- **Task statement**
Keep every word of the listing and drop the images when you write it out.

- **Source material**
------------------------------------------------------------------------
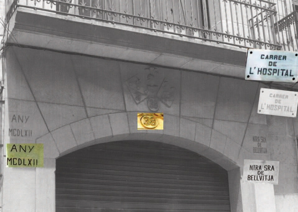 1482 inscripcio C Hospital M D. Bellvitja
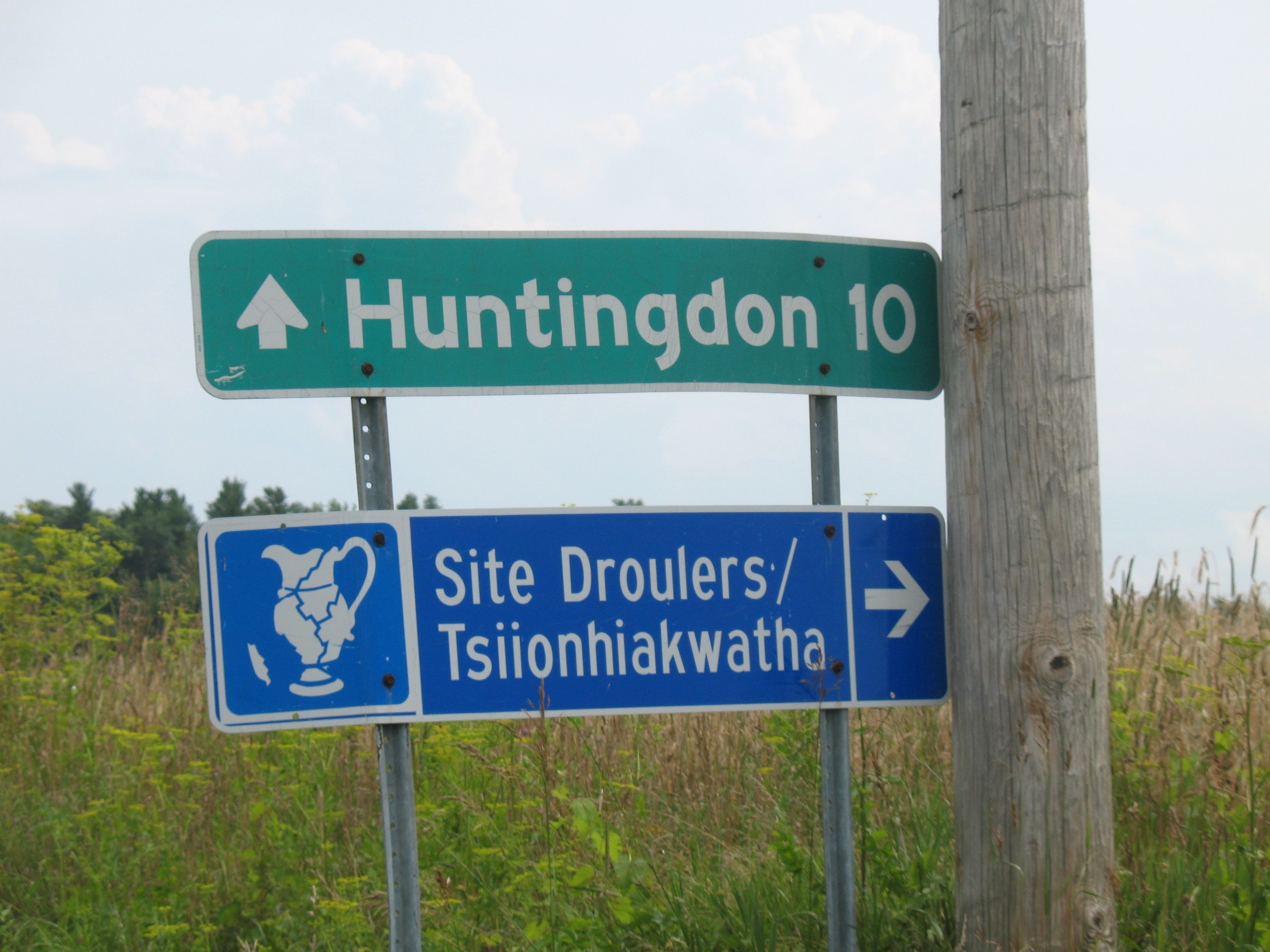 Wegweiser zum Museum Droulers-Tsiionhiakwatha
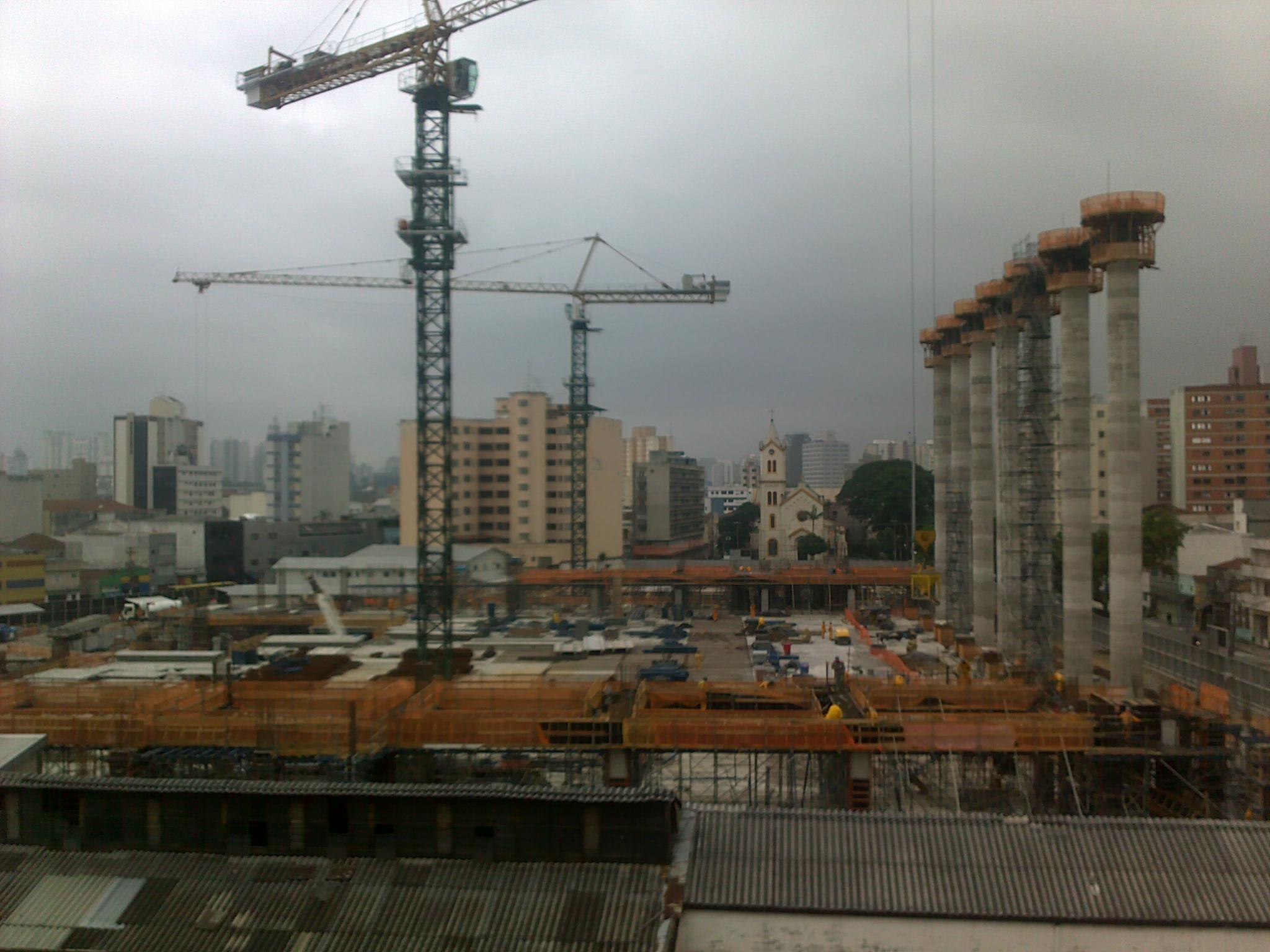 Local de construção do Templo de Salomão
------------------------------------------------------------------------
- **Expected answer**
 1482 inscripcio C Hospital M D. Bellvitja
 Wegweiser zum Museum Droulers-Tsiionhiakwatha
 Local de construção do Templo de Salomão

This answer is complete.